Volle Geschäfte... Es kommt drauf an: Bin ich allein unterwegs, habe ich immer die Ohren zugestöpselt und höre Musik. Auf diese Weise schotte ich mich ab. Das mache ich überhaupt oft und gern.
Manchmal denke ich, ich habe autistische Züge :)

Bohli hat gesagt…

Es scheint vielleicht komisch, ich denke aber das wir Menschen genau durch diese Unterschiede eben Menschen sind. Jedes dieser Gefühle macht uns einzigartig und verbindet uns mit Menschen mit denen wir genau dieses Gefühl teilen. Sei es solche Situationen in der U-Bahn oder eben anders wo. Wünsche dir viel Spaß beim Auto fahren und Grüße aus dem voll besetzen IC ;-)

Nono hat gesagt…

Und ich habe ja schon alles dazu gesagt :)

Ist aber gut, zu wissen, dass man damit nicht allein ist.
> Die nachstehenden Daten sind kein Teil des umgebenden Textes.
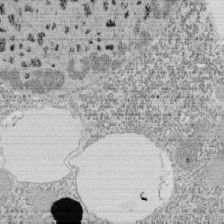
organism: Tetrahymena
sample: Cilia in tetrahymena
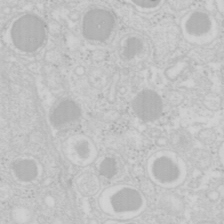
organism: Mouse
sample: Pancreas
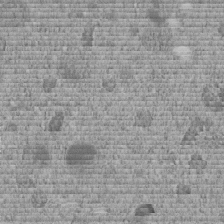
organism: C. elegans
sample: C. elegans embryo early stage
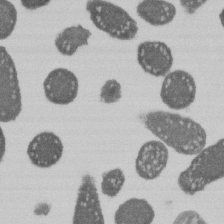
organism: E. coli
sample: Bacterial nucleoid
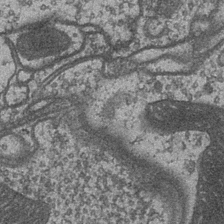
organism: Drosophila
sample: Optic medulla
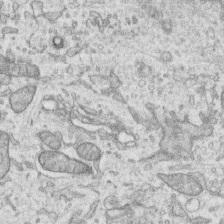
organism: Human
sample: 1205lu cells
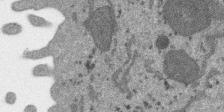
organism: Human
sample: Lung epithelial cells infected with SARS-CoV-2
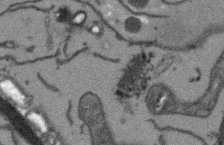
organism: Arabidopsis thaliana
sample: Root tip
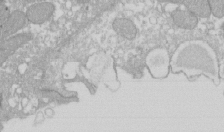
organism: Xenopus
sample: Cilia; centrioles in frog embryo cells
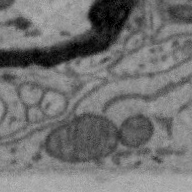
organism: Zebra finch
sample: Brain
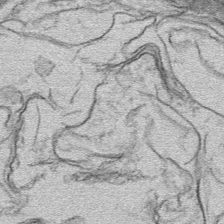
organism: Mouse
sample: Mouse hepatocytes
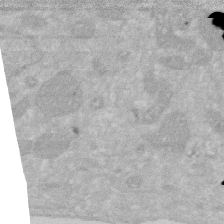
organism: Human
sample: HIV infected U937 cells
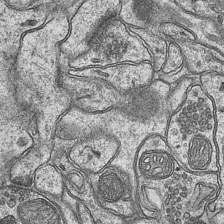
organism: Mouse
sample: CA1 Hippocampus
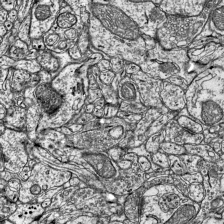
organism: Mouse
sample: Visual Cortex
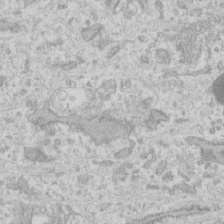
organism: Human
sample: Fibroblast cells
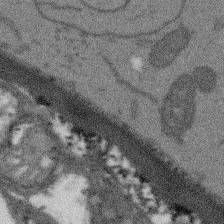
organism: Arabidopsis thaliana
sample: Root tip
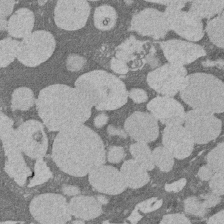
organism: Rat
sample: Salivary granule
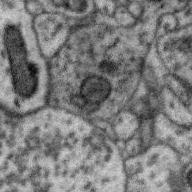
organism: Zebra finch
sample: Brain
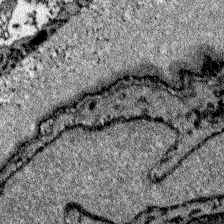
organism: Zebrafish
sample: Larval olfactory bulb
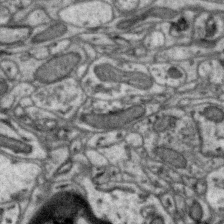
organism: Zebra finch
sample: Brain
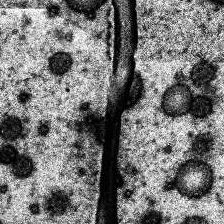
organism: Human
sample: Temporal Lobe
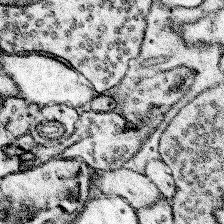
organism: Mouse
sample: Somatosensory cortex neuropil
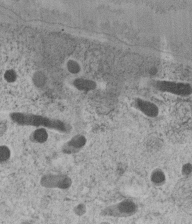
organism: C. elegans
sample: C. elegans embryo early stage
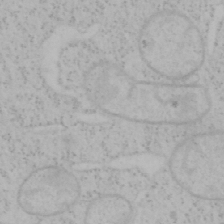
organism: Mouse
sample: OT-I killer T cells with ID8 ovarian cancer cells
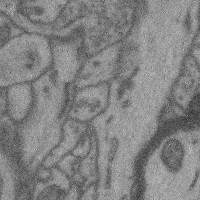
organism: Mouse
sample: Cerebral cortex
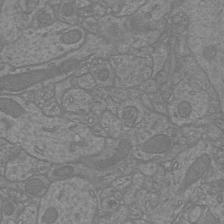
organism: Mouse
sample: Cortical neurons
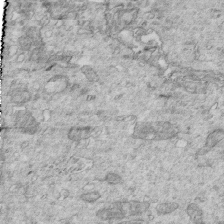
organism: Mouse
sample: Multiciliated cells
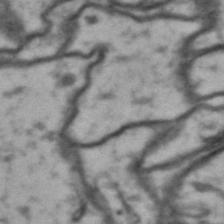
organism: Drosophila
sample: Brain
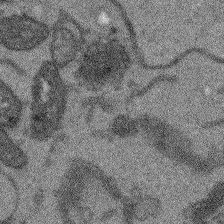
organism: Arabidopsis thaliana
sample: Root tip
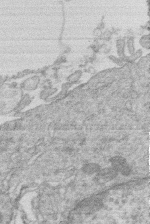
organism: Human
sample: Macrophage cells
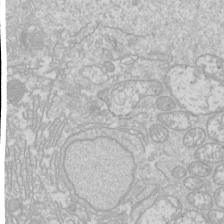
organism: Drosophila
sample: Cell division; meiosis; drosophila spermatocytes
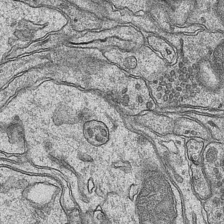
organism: Mouse
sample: CA1 Hippocampus
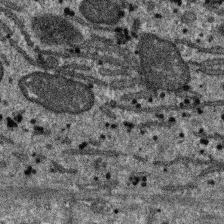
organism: Human
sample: Lung epithelial cells infected with SARS-CoV-2
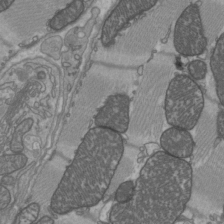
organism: C57BL Mouse
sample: Heart
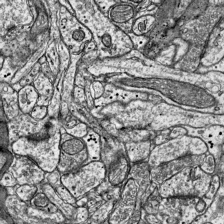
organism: Mouse
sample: Visual Cortex
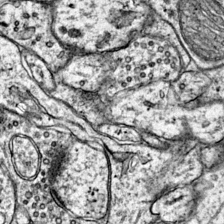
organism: Mouse
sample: Primary visual cortex
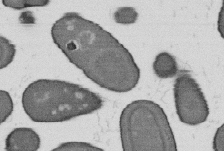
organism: B. subtilis
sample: Bacterial spore
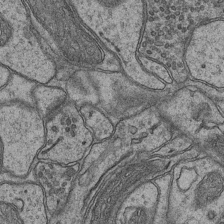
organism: Mouse
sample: CA1 Hippocampus
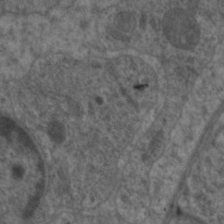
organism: C. elegans
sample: Pharynx
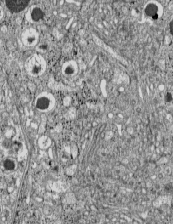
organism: C57BL Mouse
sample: Pancreatic islet
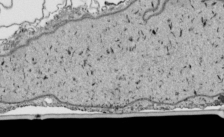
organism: Human
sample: Mitochondria in HCT116 cells
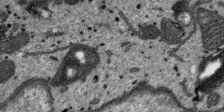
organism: Human
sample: Lung epithelial cells, uninfected (mock) control
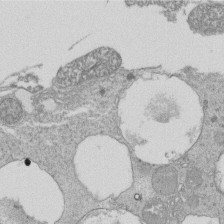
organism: Tetrahymena
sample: Cilia in tetrahymena
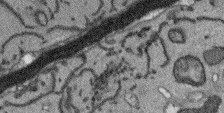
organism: Arabidopsis thaliana
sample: Root tip
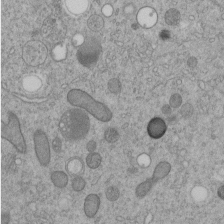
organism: C. elegans
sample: C. elegans embryo early stage
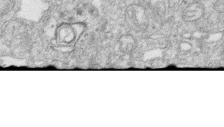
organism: Human
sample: HeLa cell HIV synapse
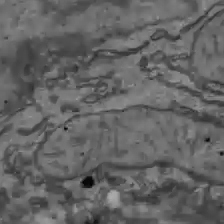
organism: C57BL Mouse
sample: Liver
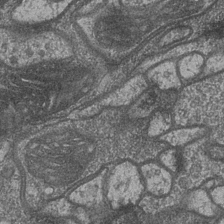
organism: Drosophila
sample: Optic medulla

Liebe Grüße (ich lasse das Knuddeln jetzt mal weg)

Nicola Hinz hat gesagt…

Find ich auch gar nicht merkwürdig, ich finde das alles total nachvollziehbar. Ich habe bis heute ein ganz entschiedenes Problem mit öffentlichen Verkehrsmitteln. Ohne Auto wäre ich verloren. Und im Flugzeug sitze ich immer am Gang, um wenigstens von da nicht auch noch Energien aufgedrängt zu bekommen. Und ja, aus der tuchfühligen Therapieübung wäre ich auch abgehauen. Ich beschwere mich obendrein regelmäßig bei Leuten, die mir in der Schlange zu nah auf die Pelle rücken. Das passiert mir übrigens immer öfter - als ob vielen Leuten ihr Gefühl für angebrachte Distanz langsam verlustig geht.